LUNEDÌ FERIA VI SETTIMANA  «PER ANNUM»


Oggi Gesù ci dice: “La vostra fede, messa alla prova, produce la pazienza perché siate perfetti e integri” (Prima Lettura).

Dal Vangelo secondo Marco 8,11-13: La richiesta del segno da parte dei farisei è registrata anche nel Vangelo di Matteo (16,1-4), e nel Vangelo di Luca (Lc 11,29-32), ma con delle differenze. Marco più breve, a differenza di Matteo e Luca, non fa menzione al segno di Giona e alla regina del sud. Il racconto marciano, “è spesso considerato più originario della promessa del «segno di Giona» in Matteo e Luca. Forse però Marco ha omesso questo ricordo biblico perché rischiava di sfuggire ai suoi lettori, e Gesù ha realmente promesso questo segno per annunziare il trionfo della sua liberazione finale, così come Matteo l’ha ben esplicitato [cf. Mt 12,39]” (Bibbia di Gerusalemme).

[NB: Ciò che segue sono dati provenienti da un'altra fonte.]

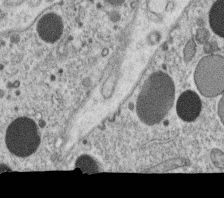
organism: C. elegans
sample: C. elegans oocyte; sperm cells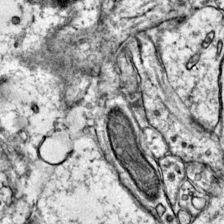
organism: Mouse
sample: Primary visual cortex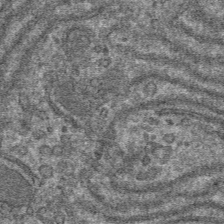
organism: Mouse
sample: Mouse hepatocytes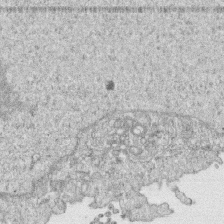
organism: Human
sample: HeLa cell HIV synapse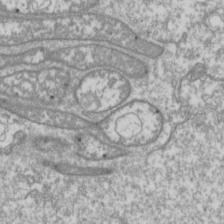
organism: Drosophila
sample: Cell division; meiosis; drosophila spermatocytes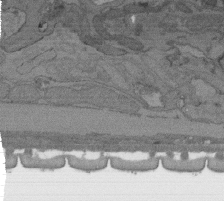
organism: C. elegans
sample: AFD neurons C. elegans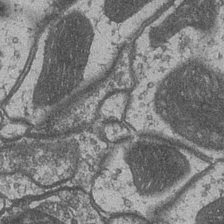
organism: Drosophila
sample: Optic medulla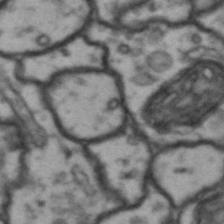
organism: Drosophila
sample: Brain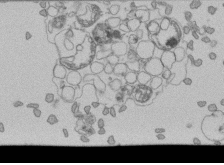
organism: Human
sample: Retinal organoid Rod and Cone cells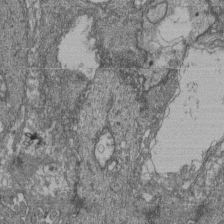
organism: Human
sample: Retinal organoid Rod and Cone cells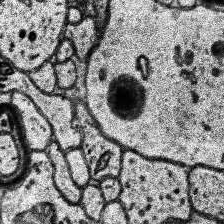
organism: Human
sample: Temporal Lobe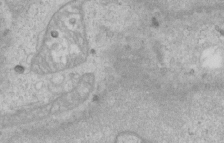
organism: Human
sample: Centriole in RPE cells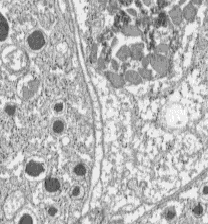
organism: C57BL Mouse
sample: Pancreatic islet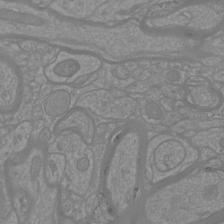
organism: Mouse
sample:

I farisei si misero a discutere con Gesù, chiedendogli un segno dal cielo, per metterlo alla prova: in verità, ai farisei non interessano i segni, interessa trovare un modo per smentire Gesù di fronte alle folle. E questo è suffragato dal fatto che la domanda del segno avviene nel contesto di una sezione caratterizzata dai due miracoli dei pani (Mc 6,30-44; 8,1-9), due miracoli fra i più spettacolari del vangelo. La richiesta è per mettere alla prova Gesù: l’uomo spesso va in cerca di segni costruiti in base alla propria immaginazione e non s’accorge dei molti segni che Dio ha di sua iniziativa seminato lungo la strada.

  
Segno - Wolfgang Winter: Nell’uso linguistico greco, il segno in quanto “contrassegno” o “indizio”, è il riferimento a un dato di fatto che ne facilita il riconoscimento. Un concetto formale simile si trova anche nell’Antico Testamento. Per esempio l’“arco sulle nubi” è segno, anzi pegno della fedeltà di Dio all’alleanza con Noè e con i suoi discendenti (Gen 9,12ss). Un rapporto ancora più stretto fra segno e cosa indicata è presupposto nelle “azioni simboliche” dei profeti veterotestamentari: convinzione, derivante dall’ambito del rito sacrale, dell’efficacia operativa dei segni. Il fatto che Ezechiele non faccia alcuna lamentazione funebre per sua moglie è un’anticipazione del futuro destino d’Israele, la cui realizzazione comincia già nel segno. Il segno è inoltre anche annuncio ai contemporanei, una caratteristica, questa, propria della profezia classica. Il segno di Ezechiele non annuncia soltanto la realtà dell’evento futuro; esso è per gli spettatori addirittura una rappresentazione attualizzata di ciò che accadrà. Nei Sinottici prevale la comprensione formale di segno come “indizio” o “contras­segno”. Nell’apocalittica si conosceva l’esistenza di determinati eventi come indizio della fine di “questo eone” e questa concezione è presupposta anche in Mc 13, Mt 24 e Lc 21. Il signifi­cato di “contrassegno”, “prova” è presente in Mt 12,38ss: Gesù deve legittimarsi agli occhi dei giudei con un segno. Egli però risponde col “segno del profeta Giona”, col segno cioè costituito dalla figura stessa di Giona, vale a dire, come rimando al Dio presente nella sua predicazione penitenziale. In Giovanni si trova una concezione dei segni caratterizzata soprattutto dal contenuto, come prodigi, miracoli che Gesù compie nella sua gloria. Essi, tuttavia, non lo fanno univocamente riconoscere come Figlio di Dio. Essi sono comprensibili soltanto per colui che è a conoscenza dell’“ora” della passione di Gesù, cioè per il credente, come rivelazione dell’amore di Dio per il mondo peccatore (Gv 2,lss).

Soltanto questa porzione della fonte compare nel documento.